It thus appears the purpose of the governmental intrusion is to protect the security of the penal institution and to permit its orderly administration. The limitations on the use of devices to accomplish that purpose should be co-extensive. The reasons for the deprivation of any constitutional right would be limited to the reasons set forth in section 2600 of the Penal Code which is a codification of the principle adopted by the courts: “. . . the reasonable security of the institution . . . and the reasonable protection of the public.” The provisions of Penal Code sections 2600 and 2601 were obviously enacted in 1975 to reflect both the developed case law recognizing the governmental interest in security and the right to privacy set forth in the 1972 amendment to Article I, section 1, of the Constitution.
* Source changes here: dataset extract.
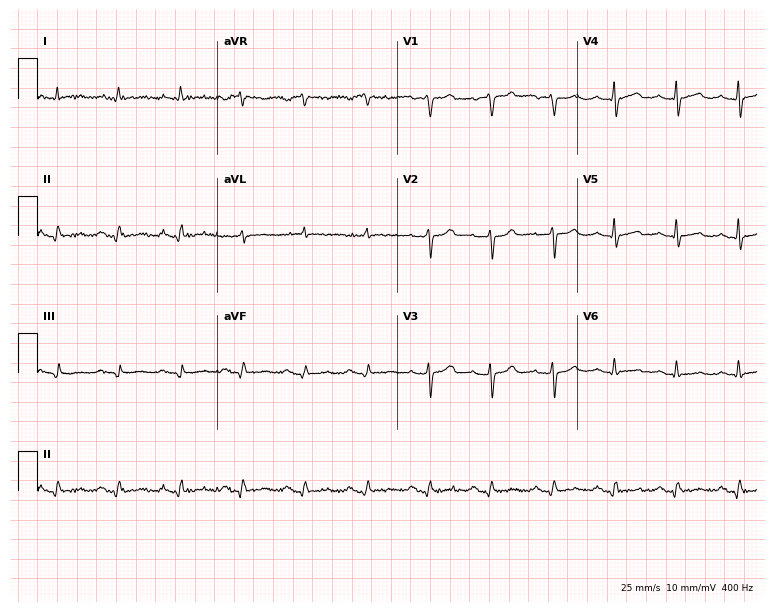
Resting 12-lead electrocardiogram (7.3-second recording at 400 Hz). Patient: a male, 55 years old. None of these six findings is recorded: first-degree AV block, right bundle branch block, left bundle branch block, sinus bradycardia, atrial fibrillation, sinus tachycardia. Findings outside these six are not listed.

Suggested Approach to Solve the Social Equation
The United States Supreme Court decision of Bell v. Wolfish (1979) 441 U.S. 520, 99 S.Ct. 1861, 60 L.Ed.2d 447 suggests the test of reasonableness under the Fourth Amendment (here equally applicable to Article I, sections 1 and 13 of the California Constitution) is not capable of a precise definition or mechanical application. Each case requires a unique balancing of the need for the particular intrusion and the personal rights of a defendant. Several considerations are set out by the court: (1) the scope of the particular intrusion; (2) the manner in which it is conducted; (3) the justification for instituting the search; (4) the places in which it is conducted.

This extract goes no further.